TLSR: Most times the list of claims in a patent is very long, and will include things like mechanism of action, targets, production, et al. If you can make those claims specific enough, you are building a wall around that therapeutic.
JK: That's exactly right. Having specific claims backed up by clinical data and supported with IP builds a wall. That's what makes longevity for a product.
TLSR: One general concern is that I never hear anyone suggest a potential problem with readministration of allogeneic cells to the same patient. In an eight-week period, a patient can develop antibodies to cell surface antigens, and there is the potential for an anaphylactoid response. I'm guessing that so far it hasn't been a problem. How do we deal with this?
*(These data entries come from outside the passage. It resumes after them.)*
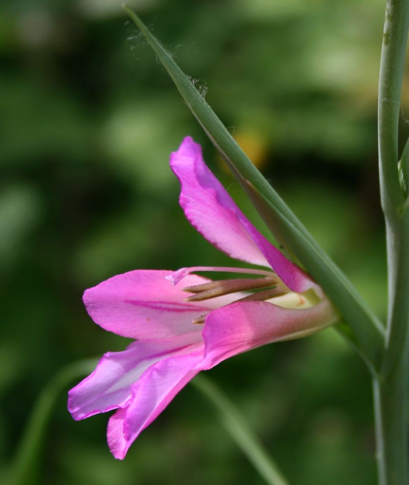 Gladiolus italicus, Schwertliliengewächse (Iridaceae) - Italien/Italia/Italy: Emilia-Romagna, Prov. Reggio nell'Emilia, NW Rossena
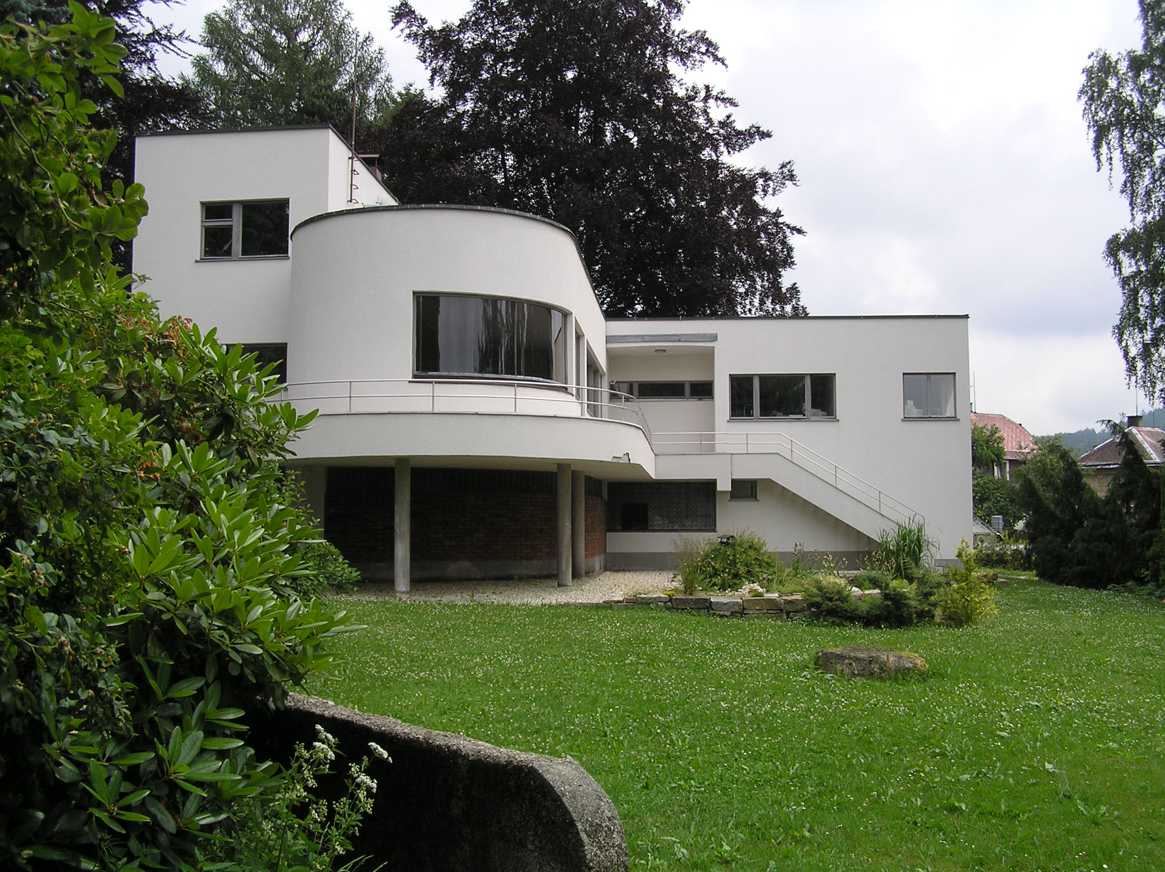 Háskova vila, Průběžná 449/10, Jablonecké Paseky.
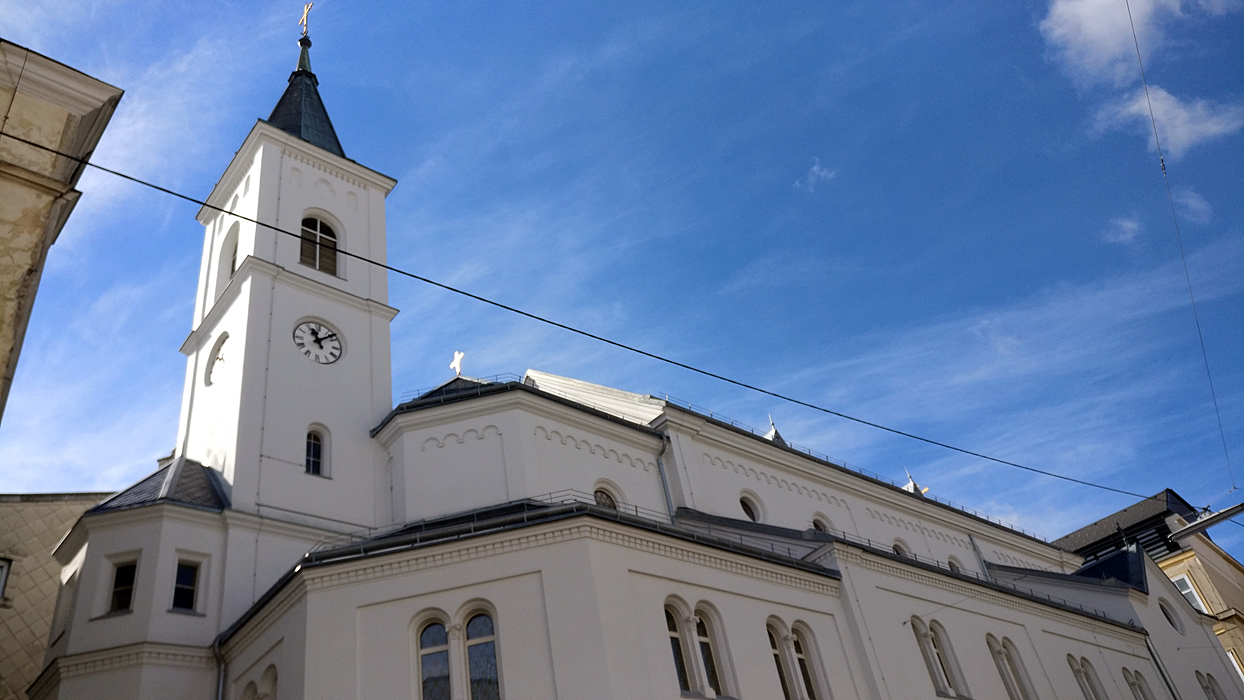 Klosterkirche vom Armen Kinde Jesu, Wien

JK: Most of those who raise red flags about retreatment with allogeneic cells are the autologous players. It was interesting to me that Dr. Jonathan Sackner-Bernstein, who presented for NeoStem Inc. (NBS:NYSE.MKT) at the ARM conference, ended his presentation with safety and risk. Basically, as an autologous player, NeoStem wants to maximize the risk of allo (allogeneic or allograft) cell therapy. I absolutely agree with NeoStem that a person's own cells are safe. However, there are increases in time, processing, patient inconvenience and cost associated with an autologous product versus an allo product. Allo products are "off the shelf" and therefore relatively cheap, and can be administered when needed, like a drug taken off the shelf. I understand why autologous makers might maximize allogeneic risk.
The reality, based on my conversations with allogeneic companies, is that they have not seen immune reactions and, in fact, have demonstrated that their products demonstrate a degree of immune privilege.
At the end of the day, I personally believe that, whether autologous or allogeneic, cells go to the target area, exert their local effects and leave. In other words, even autologous cells are not necessarily integrating into the heart or other tissues and organs. The cells are acting as microdrug factories that show up, do the job, impact the surrounding (local) environment and leave.
TLSR: Let me turn that question around a bit and go to the topic of autologous therapies. I wonder if there's much thought given to the fact that the disease phenotype we're treating with autologous materials has been caused by the genotype contained in the same cells that we're giving back to these patients. In my mind this would certainly be a concern in cardiovascular and neurodegenerative diseases, which are surely heritable.
JK: That's a great question. Let me rephrase it: Is the condition of the patient a factor in the state of his or her own cells? Clearly, if we talk about Athersys, Mesoblast, Pluristem or Osiris, we're talking about allogeneic cells that come from young, healthy donors. These are not people who are 60 or 70 years old, who have diabetes or multiple comorbidities. There are arguments both ways. Clearly, the autologous companies try to maximize the allogeneic immune risks that you asserted in the previous question, and the allogeneic companies try to maximize the host comorbidity, cell-vitality argument. To the question about the risk of administering same-genotype cells that could produce the same disease phenotype, the allo companies will say that this is where they shine versus the auto companies, where this is a risk.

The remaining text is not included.